■ What this task involves ■
Go to the line with "Juhani | 64 |" in the entries below and write out every line from there through the line with "İTALYA | 6694988.32 |", exactly and without pictures.

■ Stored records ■
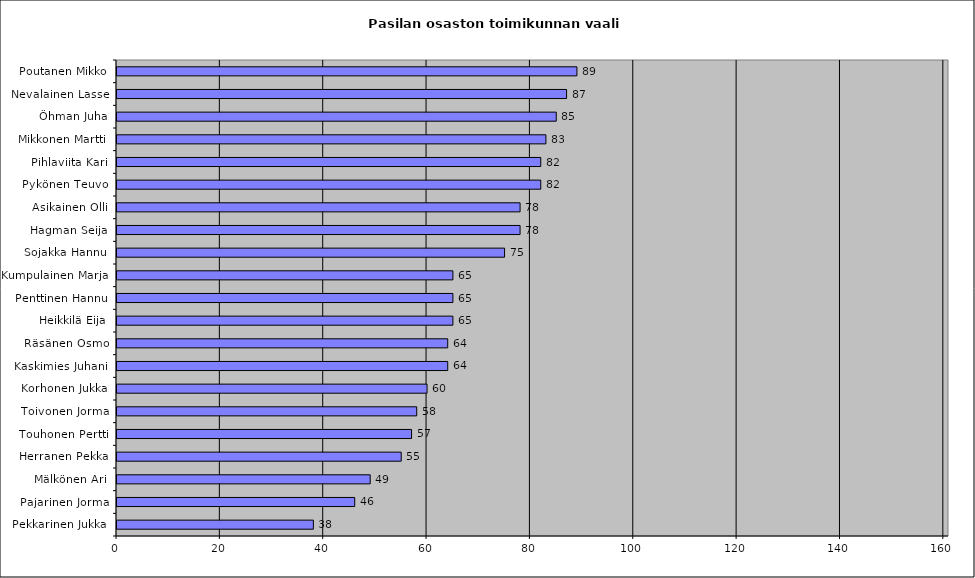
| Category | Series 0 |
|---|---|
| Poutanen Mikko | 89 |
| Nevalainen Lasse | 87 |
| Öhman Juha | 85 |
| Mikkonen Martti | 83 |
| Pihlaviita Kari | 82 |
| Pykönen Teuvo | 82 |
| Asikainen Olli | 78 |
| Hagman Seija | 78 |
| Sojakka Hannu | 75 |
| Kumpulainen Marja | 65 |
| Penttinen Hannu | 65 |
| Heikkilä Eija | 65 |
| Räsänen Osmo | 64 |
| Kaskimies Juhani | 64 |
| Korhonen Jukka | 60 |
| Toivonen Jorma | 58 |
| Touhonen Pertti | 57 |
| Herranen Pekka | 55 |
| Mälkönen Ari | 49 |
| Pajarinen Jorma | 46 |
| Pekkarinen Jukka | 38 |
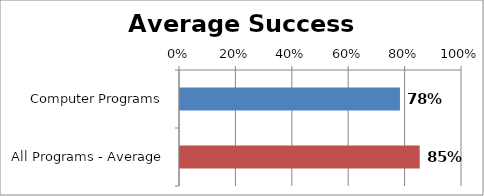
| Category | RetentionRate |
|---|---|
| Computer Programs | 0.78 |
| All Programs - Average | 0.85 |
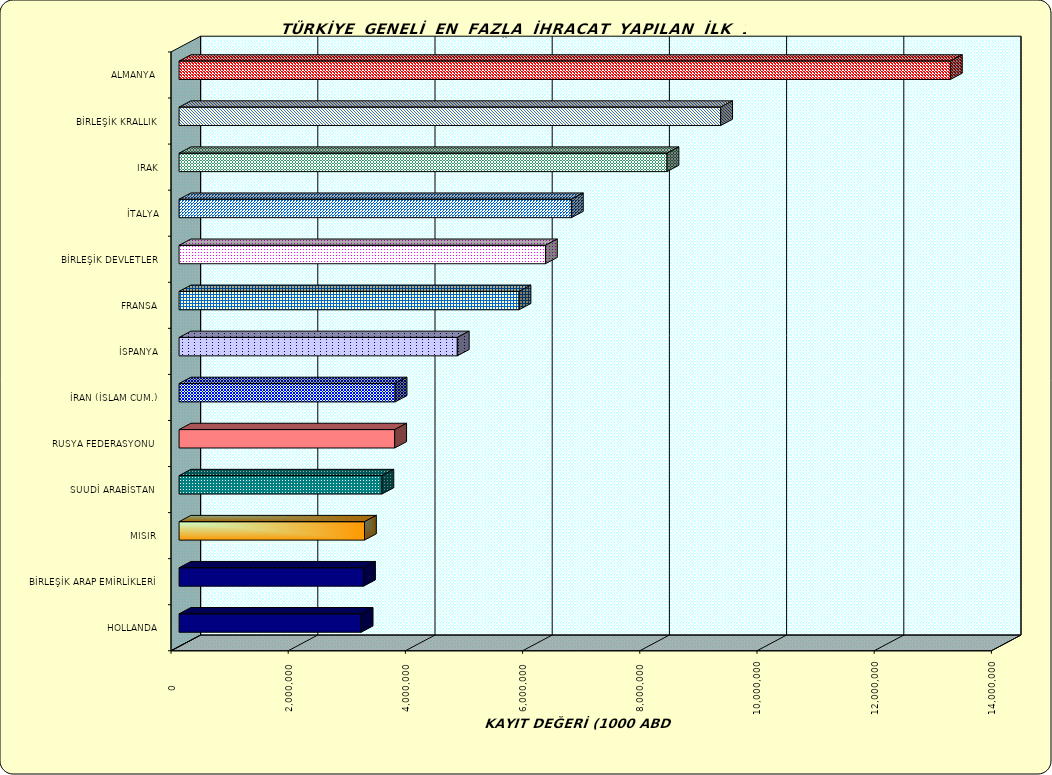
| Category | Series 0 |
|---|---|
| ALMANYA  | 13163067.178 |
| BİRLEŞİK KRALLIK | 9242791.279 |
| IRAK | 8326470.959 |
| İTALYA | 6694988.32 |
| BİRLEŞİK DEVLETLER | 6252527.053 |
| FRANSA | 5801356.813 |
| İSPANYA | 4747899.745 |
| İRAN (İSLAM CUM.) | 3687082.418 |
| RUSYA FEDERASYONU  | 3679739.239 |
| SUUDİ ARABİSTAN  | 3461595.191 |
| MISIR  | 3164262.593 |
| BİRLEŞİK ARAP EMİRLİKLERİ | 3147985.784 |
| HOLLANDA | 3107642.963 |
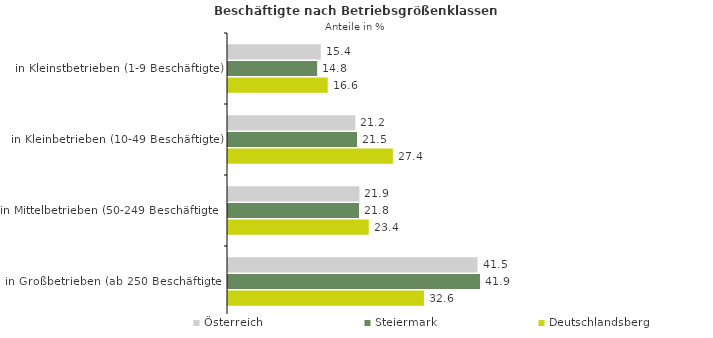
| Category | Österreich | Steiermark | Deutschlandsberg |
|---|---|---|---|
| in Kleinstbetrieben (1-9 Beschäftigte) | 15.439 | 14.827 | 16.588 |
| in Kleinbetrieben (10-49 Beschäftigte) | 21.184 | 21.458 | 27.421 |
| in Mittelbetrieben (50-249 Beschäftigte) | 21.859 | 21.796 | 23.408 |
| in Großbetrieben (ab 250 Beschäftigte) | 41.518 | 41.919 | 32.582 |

■ Response below ■
| Kaskimies Juhani | 64 |
| Korhonen Jukka | 60 |
| Toivonen Jorma | 58 |
| Touhonen Pertti | 57 |
| Herranen Pekka | 55 |
| Mälkönen Ari | 49 |
| Pajarinen Jorma | 46 |
| Pekkarinen Jukka | 38 |
| Category | RetentionRate |
|---|---|
| Computer Programs | 0.78 |
| All Programs - Average | 0.85 |
| Category | Series 0 |
|---|---|
| ALMANYA  | 13163067.178 |
| BİRLEŞİK KRALLIK | 9242791.279 |
| IRAK | 8326470.959 |
| İTALYA | 6694988.32 |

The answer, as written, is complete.